Она сама уже начинала злиться на себя. Сама признала свою жеребячью привязанность затянувшейся и больной, но Сомбра словно пророс в неё кровью, кровавым отсветом своих ясных и умных глаз. За тот короткий срок, что им довелось быть вместе, и за годы, проведённые в её памяти, смертный единорог опутал аликорночку цепями взглядов из-под прикрытых ресниц, оплёл сетью мимолётных жестов и вплавил в себя редкими, но тёплыми объятьями. Теперь, кто бы в ночных грёзах ни целовал её до дрожи в крыльях, ни оставлял на шее багровеющие знаки принадлежности с неровными краями, ни оставлял на внутренних сторонах бёдер вспыхивающие пламенем следы поцелуев — это неизменно была проекция размышлений о том, как Сомбру изменили годы.

Отросла ли у него щетина, чёрная, как смоль гривы? Возмужали ли хрупкие жеребячьи плечи? Оставил ли погонщицкий кнут шрамы на окрепшей спине? Подсознание упорно отвергало мысль о том, что он постарел и одряхлел, что рот его беззуб, а волос осталось меньше, чем ушей.

— Как я хотела бы, — шептала Луна в очередном сне, целуя бархатные серые губы и плавясь от нежно бороздящих шерсть на её боках и груди копыт. — Как я хотела бы узнать, где ты… Что с тобой случилось…

Аликорница таяла, теряя себя в гипнотических ощущениях зубов на своих губах, чужого языка вокруг собственного, мимолётной колкости жеребцовой щетины на подбородке. Тело покорно трепетало под ласкающими его копытами, сжимавшими каждую попадавшую под них наливающуюся окружность, спиной Луна ощутила полуреальную мягкость перины, принимавшей её в себя, когда Сомбра осторожно оказался сверху… и всё происходящее неуловимо затерялось в безликой густоте и размазалось, мешая вздохи, стоны и влажные сочленения ртов в неблагозвучную какофонию. Луна открыла глаза и обнаружила, что всё ещё спит.

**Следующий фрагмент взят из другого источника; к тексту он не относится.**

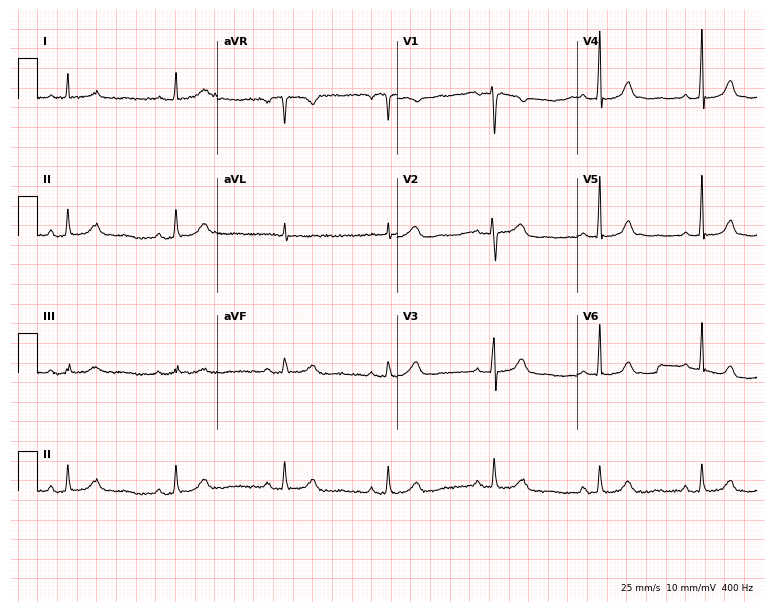
Electrocardiogram, a female patient, 53 years old. Overall reading on record: normal ECG.
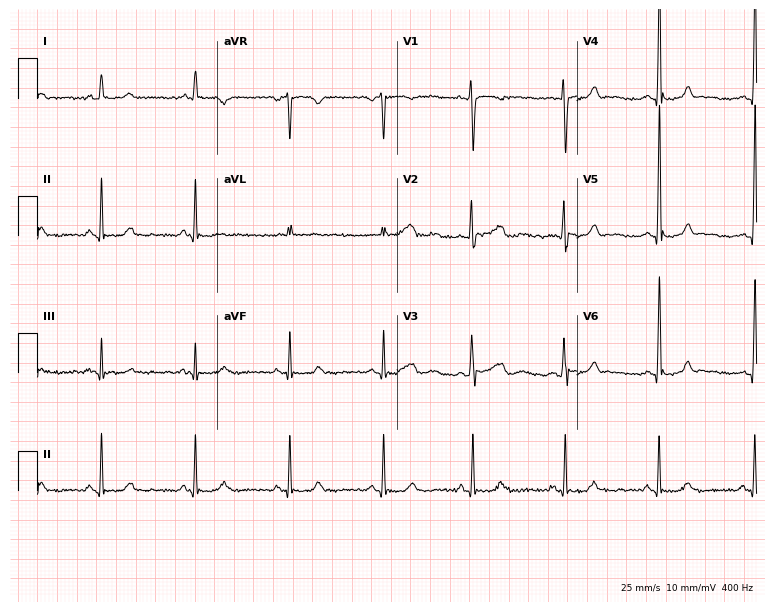
12-lead ECG from a female patient, 44 years old (7.3-second recording at 400 Hz). No first-degree AV block, right bundle branch block (RBBB), left bundle branch block (LBBB), sinus bradycardia, atrial fibrillation (AF) or sinus tachycardia recorded for this tracing. Only these six findings were labelled.
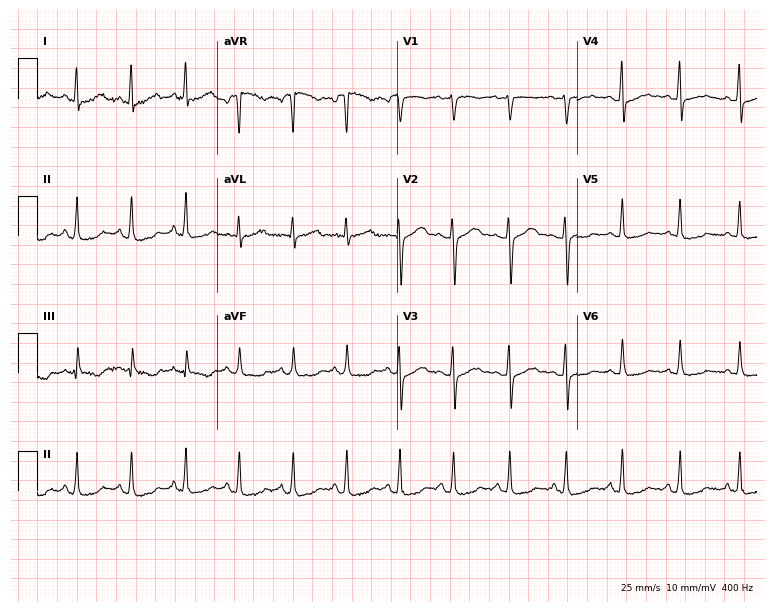
ECG — a woman, 42 years old. Findings include sinus tachycardia (a sinus rate of 100 beats per minute or more).
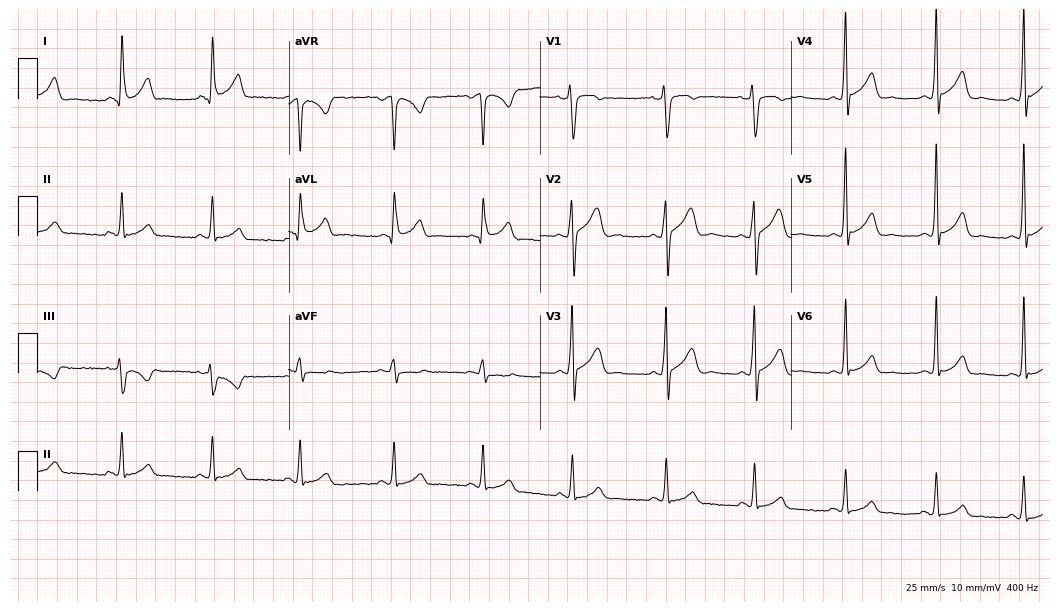
Standard 12-lead ECG recorded from a male, 42 years old. None of these six findings is recorded: first-degree AV block, right bundle branch block, left bundle branch block, sinus bradycardia, atrial fibrillation, sinus tachycardia. Findings outside these six are not listed.
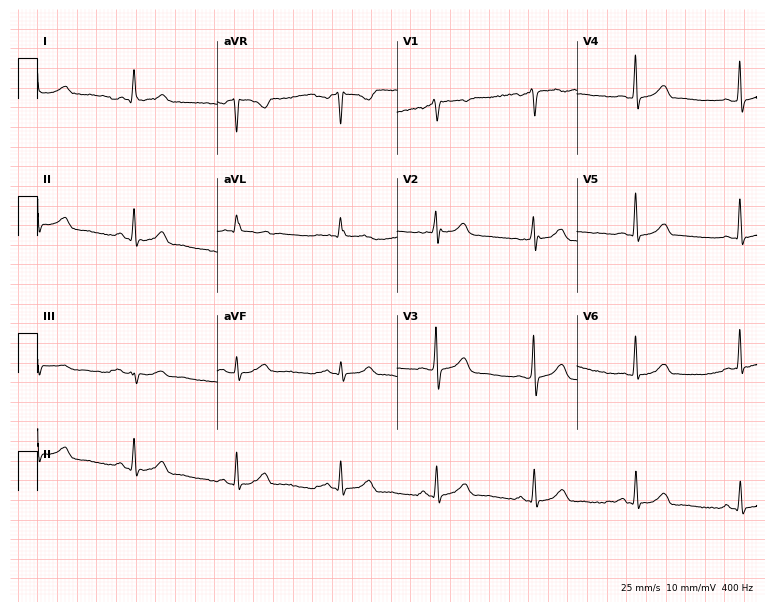
Standard 12-lead ECG recorded from a female patient, 52 years old (7.3-second recording at 400 Hz). None of these six findings is recorded: first-degree AV block, right bundle branch block (RBBB), left bundle branch block (LBBB), sinus bradycardia, atrial fibrillation (AF), sinus tachycardia.
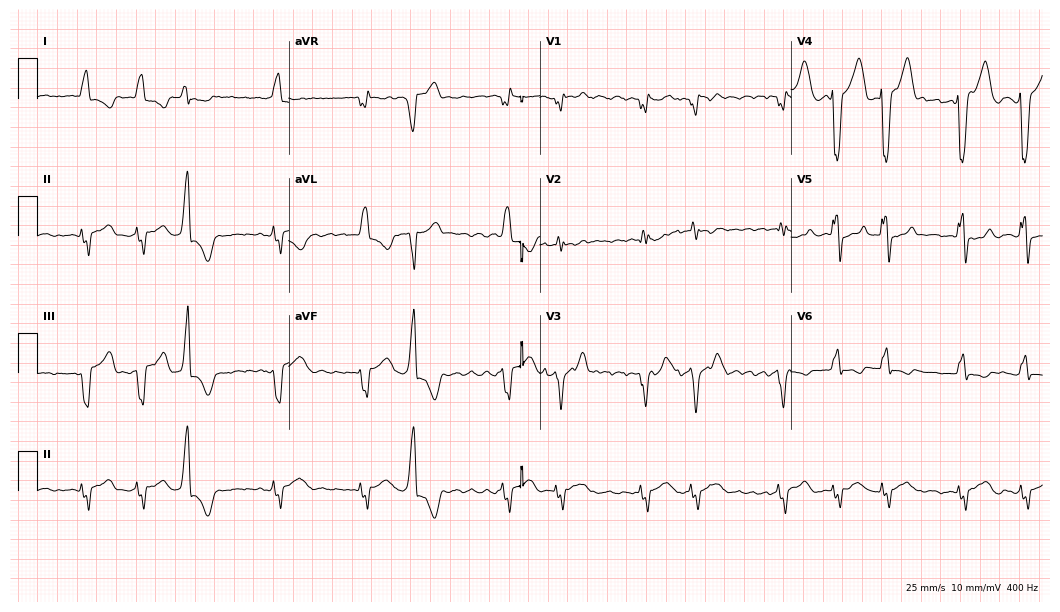
Electrocardiogram (10.2-second recording at 400 Hz), a 62-year-old female. Interpretation includes left bundle branch block, atrial fibrillation.
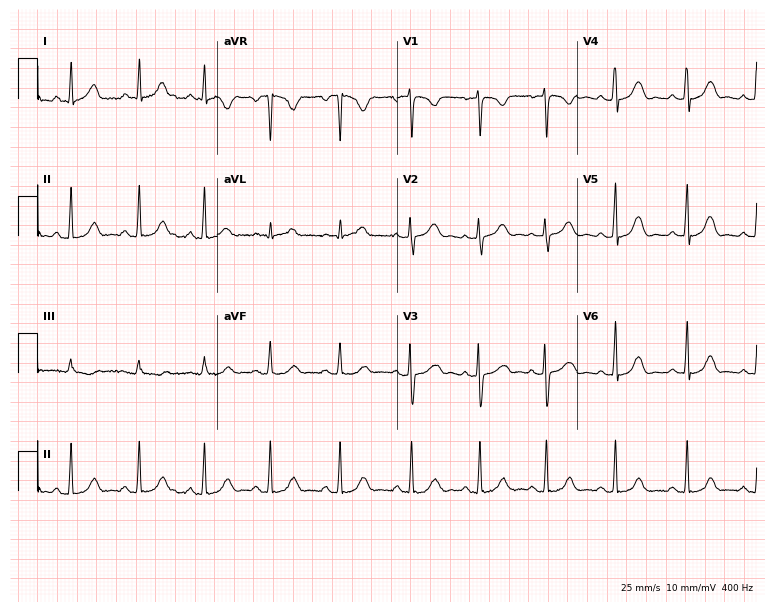
Standard 12-lead ECG recorded from a female, 26 years old. None of these six findings is recorded: first-degree AV block, right bundle branch block (RBBB), left bundle branch block (LBBB), sinus bradycardia, atrial fibrillation (AF), sinus tachycardia.
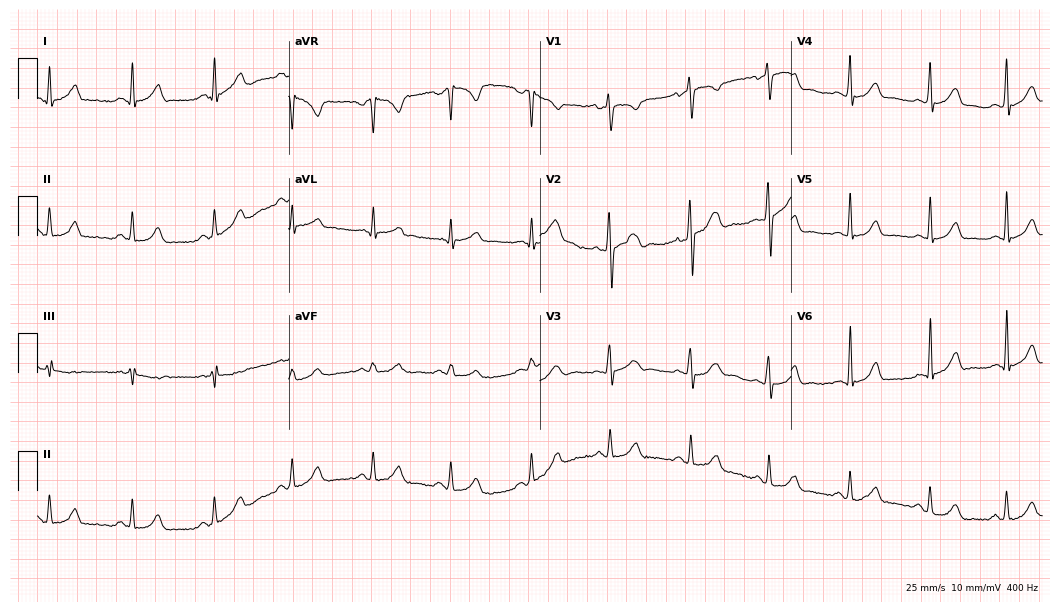
Electrocardiogram (10.2-second recording at 400 Hz), a 38-year-old woman. Overall reading on record: normal ECG.
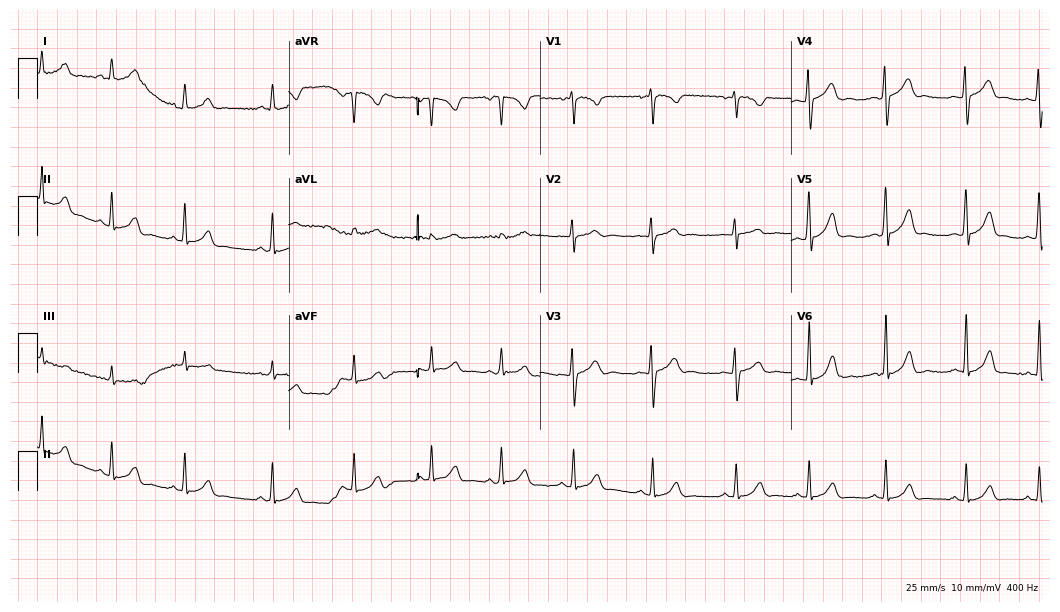
Standard 12-lead ECG recorded from a 24-year-old female. Read as a normal ECG.

Миражами, возникающими и тут же рассыпающимися на нелогичные фрагменты, над её спящим телом проносились декорации и образы из сна. Луна стыдливо покраснела, увидев, что её всё ещё предававшаяся сну версия лежит в гнезде из скрученных простыней, обнимая себя крыльями и недвусмысленно запустив одно из копыт между задних ног, пока губы обхватывали второе. На её собственные ощущения, ощущения формы, в которой она пребывала сейчас, паря над физическим воплощением, накладывались те же самые ощущения, что сейчас испытывала клопающая аликорночка. Она поняла, что каким-то образом пребывает в двух реальностях сразу.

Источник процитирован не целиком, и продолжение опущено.